For a number $0 < \alpha < 1$, a function $f\colon \mathbb R \to \mathbb R^2$ is said to be $\alpha$-Hölder continuous if there is a constant $C$ less than infinity such that $\lvert f (x)-f (y)\rvert \leq C\lvert x-y\rvert ^{\alpha} $ for all $x,y \in \mathbb R $. Prove that if $f $ is $\alpha$-Hölder continuous with $\alpha > 1/2$, then the image of $f $ has measure zero in $\mathbb R^2$.
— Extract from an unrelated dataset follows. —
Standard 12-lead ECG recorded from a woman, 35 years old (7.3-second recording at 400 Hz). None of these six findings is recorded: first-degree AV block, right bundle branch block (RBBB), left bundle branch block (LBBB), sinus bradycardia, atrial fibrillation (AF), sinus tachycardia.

I'm not sure how to do this here. The question states that it's known that there is a surjective (1/2)-Hölder continuous map $g\colon \mathbb R \to \mathbb R^2$. Any help would be greatly appreciated.
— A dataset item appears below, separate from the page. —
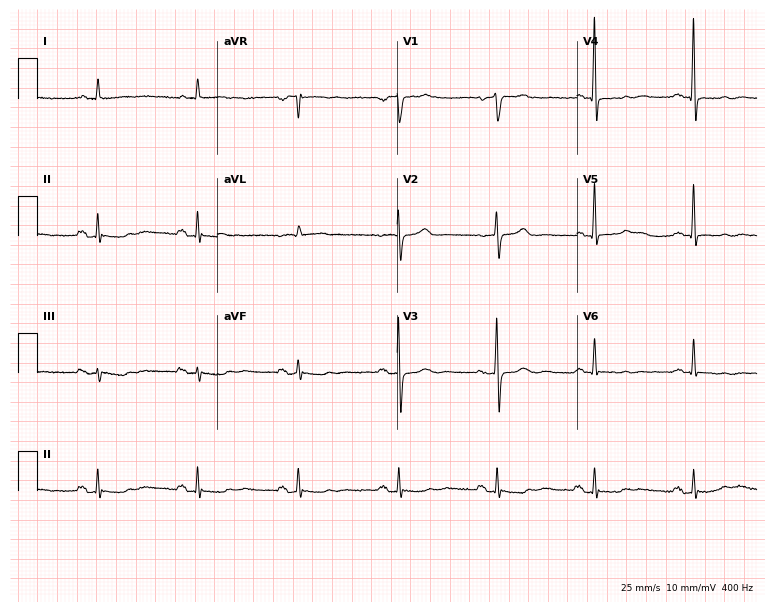
Standard 12-lead ECG recorded from a male patient, 80 years old (7.3-second recording at 400 Hz). None of these six findings is recorded: first-degree AV block, right bundle branch block, left bundle branch block, sinus bradycardia, atrial fibrillation, sinus tachycardia. Findings outside these six are not listed.

Let $p \in \mathbb{Z}$. I will prove that $\mu_2(f([p,p+1[))=0$. Let $n \in \mathbb{N}$. Then for $0 \le k \le n-1$, the hypothesis on the Holder continuity yields $f\big(\big[p+\frac{k}{n},p+\frac{k+1}{n}\big[\big) \subset B_f\big(f(k/n), \frac{C}{n^{\alpha}}\big)$, and thus $\mu_2\big(f\big(\big[p+\frac{k}{n},p+\frac{k+1}{n}\big[\big)\big) \le \frac{\pi C^2}{n^{2\alpha}}$, so taking the union for $0\le k<p$, we get $\mu_2\big(f([p,p+1[)\big) \le \frac{\pi C^2}{n^{2\alpha-1}}$. Because $\alpha > \frac{1}{2}$, when $n \to \infty$ we get $\mu_2 \big(f([p,p+1[)\big) =0$. Taking the union on $p \in \mathbb{Z}$, we conclude $\mu_2\big(f(\mathbb{R})\big)=0$.